OK, bad pun, especially when you consider there is an actual volcano spewing actual super hot lava on the island. But still, I mean come on, wines from Sicily are freakin’ smokin’. They’re driven by lush but bright fruit and tons of minerality from all that volcanic soil and the high altitudes. So in my pursuit of increasing our Italian book, my sights were set on Sicily from Day 1.
So this is where Azienda Al-Cantàra comes in. They were in NYC for a trade show, looking for a home in the US, and luckily our man David tasted them and got all excited. He was so excited that he kept pestering me about them, and boy was he right.
Azienda Al-Cantàra was founded in 2005 when the owner, Pucci Giuffrida, who worked in Catania, fell in love with the property. Located high up (650 to 1200 meters) on the northwest slope of the volcano, they farm 20 hectares of land near the Cantara river. The choice of the name “Al- Cantàra”, which in Arabic means “bridge”, aims to emphasize the link between the Sicilian terroir, art and poetry. For these reasons, all the names of the different wines are inspired by the poems of Sicilian authors interpreted, artistically, in their labels.
In the fields, the mostly old vines are densely-planted to volcanic soils, rich in pumice on the northern edges, and full of fluvial deposits on the southern side (near the river). Aside from some experimental Pinot Noir vines, everything is focused on indigenous varieties: Nerello Mascalese, Nerello Capuccio, Carricante, Grecanico. The vines are trained on the espalier method, and everything is done by hand. They are practicing Organic as keeping the land healthy is a prime imperative. Grapes are hand-harvested, and wild yeasts are allowed to go, well, wild, fermenting in primarily stainless steel, with only some wines seeing (old) oak.
The wines that come from this are absolutely magnificent. Bright, beautiful fruit is accentuated by strong notes of minerality and bracing acidity to cleanse the palate. Despite the warm region, the high altitude and care taken in the vineyards keeps them light on their feet. And, to be honest, I love their labels, all hand-made by a local artisan to reflect the character of each wine.
The Occhi di Ciumi is a blend of Grecanico and Carricante. It’s a crisp, medium bodied laser beam of white flowers, citrus, green apples and pears, with noticeable minerality and a long, cleansing finish. This is the first wine I tasted of theirs, and I was hooked.
Amuri di Fimmina e Amuri di Matri is their Rosé. But unlike the more traditional 100% Nerello Mascalese wines, this is a blend of that and Nerello Capuccio. It’s a gorgeous, minerally medium-bodied wine with stunning fruit and a long finish.

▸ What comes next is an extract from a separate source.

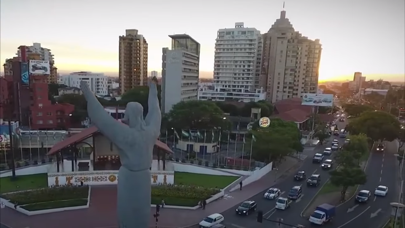 Santa Cruz de la Sierra

The La Fata Galanti is full on Nerello Capuccio, with bright red fruit and berry notes backed up by chalky minerals and lovely acidity.
Their Lu Veru Piaciri is usually a blend of both Nerello Capuccio and Mascalese, though in some years it can be just be one or the other. It’s also an Etna Rosso, and man is it amazing, offering gorgeous dark berries with meat undertones and a bright, high acid finish.
There are a few other wines, as you can imagine, but we’re starting off with these as we felt they were the best introductions to their work. I am super excited and proud to be importing them, and want to thank David for his hard work in pushing for them.
Luckily for all of us, they arrive soon.